In order for truth to be absolute and holding these qualities, it must be grounded in a source that is personal, unchanging, and sovereign over all creation.

Postmodern Relativism

The popular view on truth in our culture today is that objective, universal and absolute truth is implausible. Those who hold to it are often viewed with contempt. Postmodern relativists build their understanding of truth on the foundation of the naturalist worldview. Truth then has its origin in man. This leads to conclusions that differ greatly from those who hold to absolute truth. They believe:

  • Truth is created not discovered. Truth is a matter of perspective and each culture or individual defines for themselves what is truth.
  • Since truth is invented, there is no universal transcultural truth. Each culture or individual will define truth differently according to their background and perspective.
  • Truth changes. Since it is inseparably connected to individuals and cultures which continually change, truth perpetually to changes.
  • Since truth is a matter of a group or individual’s perspective, one’s beliefs can change a truth statement.
  • Since an individual determines truth, truth is affected by the attitude of the one professing it.
  • There can be no such thing as absolute truth.
  • Absolute truth is not knowable. Absolute and objective truth cannot be known since it is built on the shifting foundation of man’s perceptions. As each individual’s perception is different, truth cannot be known.
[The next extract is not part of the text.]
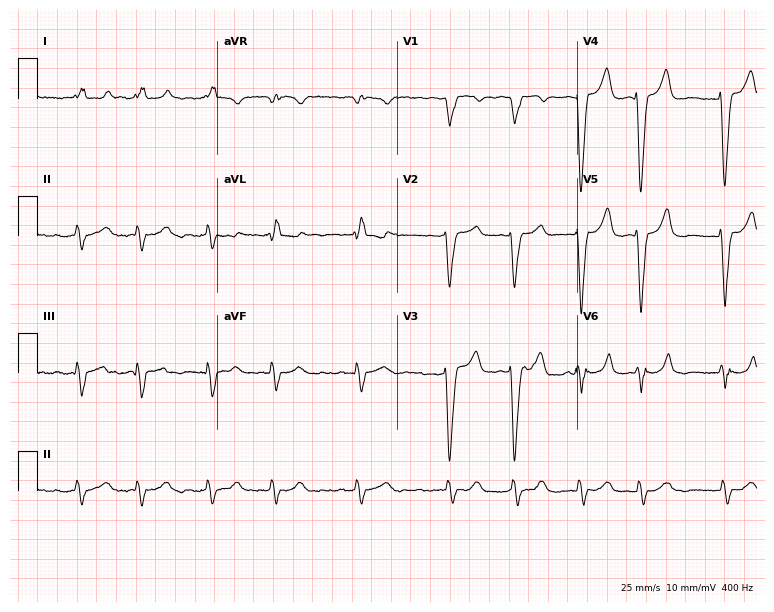
ECG — a male patient, 76 years old. Findings include left bundle branch block, atrial fibrillation.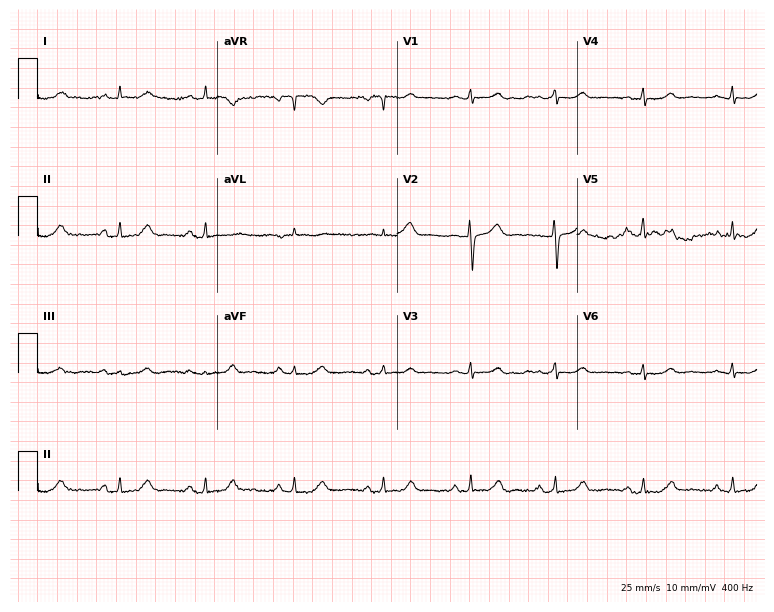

Jim Leffel summarizes postmodern relativism this way, Relativism says the truth isn’t fixed by outside reality, but is decided by a group or individual for themselves. Truth isn’t discovered but manufactured. Truth is ever changing not only in insignificant matters of taste or fashion, but in crucial matters of spirituality, morality and reality itself.5 Leading postmodern thinker John Caputo writes, “The cold, hermeneutic truth, is that there is no truth, no master name which holds things captive.”6 Both men summarize the postmodern belief that objective truth does not exist leading to the conclusion that all truth claims are equal even if they are contradictory. Before we can present the evidences for the existence of God and Jesus Christ, apologists today must present the case for absolute truth. In the following sections, I will build a case for absolute truth.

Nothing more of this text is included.